Help Center/ Elastic Cloud Server/ Troubleshooting/ GPU Driver Issues/ How Do I Troubleshoot GPU Start Failures Caused by NULL Pointer Dereference on NVIDIA?
Updated on 2022-07-15 GMT+08:00

How Do I Troubleshoot GPU Start Failures Caused by NULL Pointer Dereference on NVIDIA?

Symptom

A GPU instance fails to be started. The system log shows "Unable to handle kernel NULL pointer dereference at 0000000000000008", as shown in Figure 1.

Figure 1 NVIDIA driver NULL pointer access

Possible Causes

The GPU driver is abnormal.

Solution

  1. Uninstall the driver.
    • Method 1: Run the nvidia-uninstall command to uninstall the driver.

      If the system displays a message indicating that the command does not exist, use method 2.

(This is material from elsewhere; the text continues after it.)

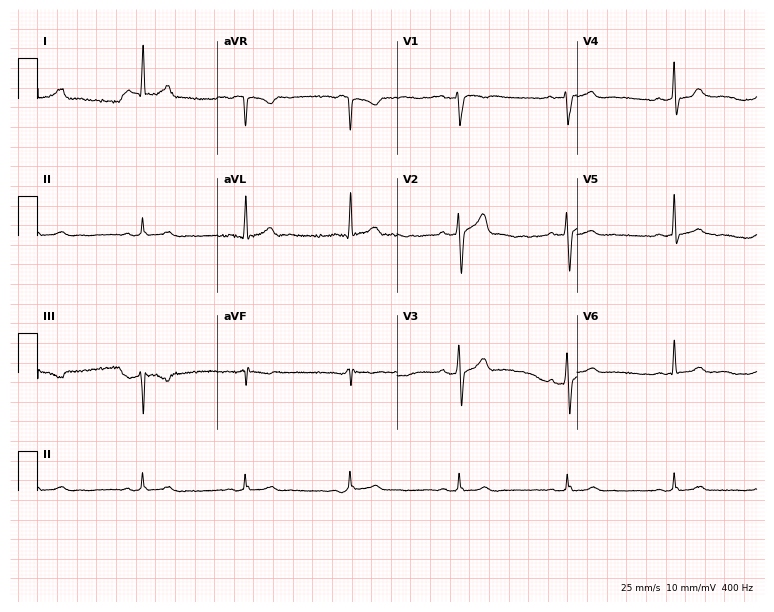
12-lead ECG from a male, 46 years old (7.3-second recording at 400 Hz). No first-degree AV block, right bundle branch block, left bundle branch block, sinus bradycardia, atrial fibrillation or sinus tachycardia recorded for this tracing. Findings outside these six are not listed.

    • Method 2: Run the whereis nvidia command to query the version of the driver installed on the ECS.
      Figure 2 Installed driver version

      Download the driver package of the same version as the obtained one from the NVIDIA official website. (This driver package is required when you uninstall and reinstall the driver.)

      For example, if the driver version is nvidia-396.44, run the sh NVIDIA-Linux-x86_64-396.44.run --uninstall command to uninstall the driver.

  2. Reinstall the driver.

    For details, see Installing a Driver and Toolkit.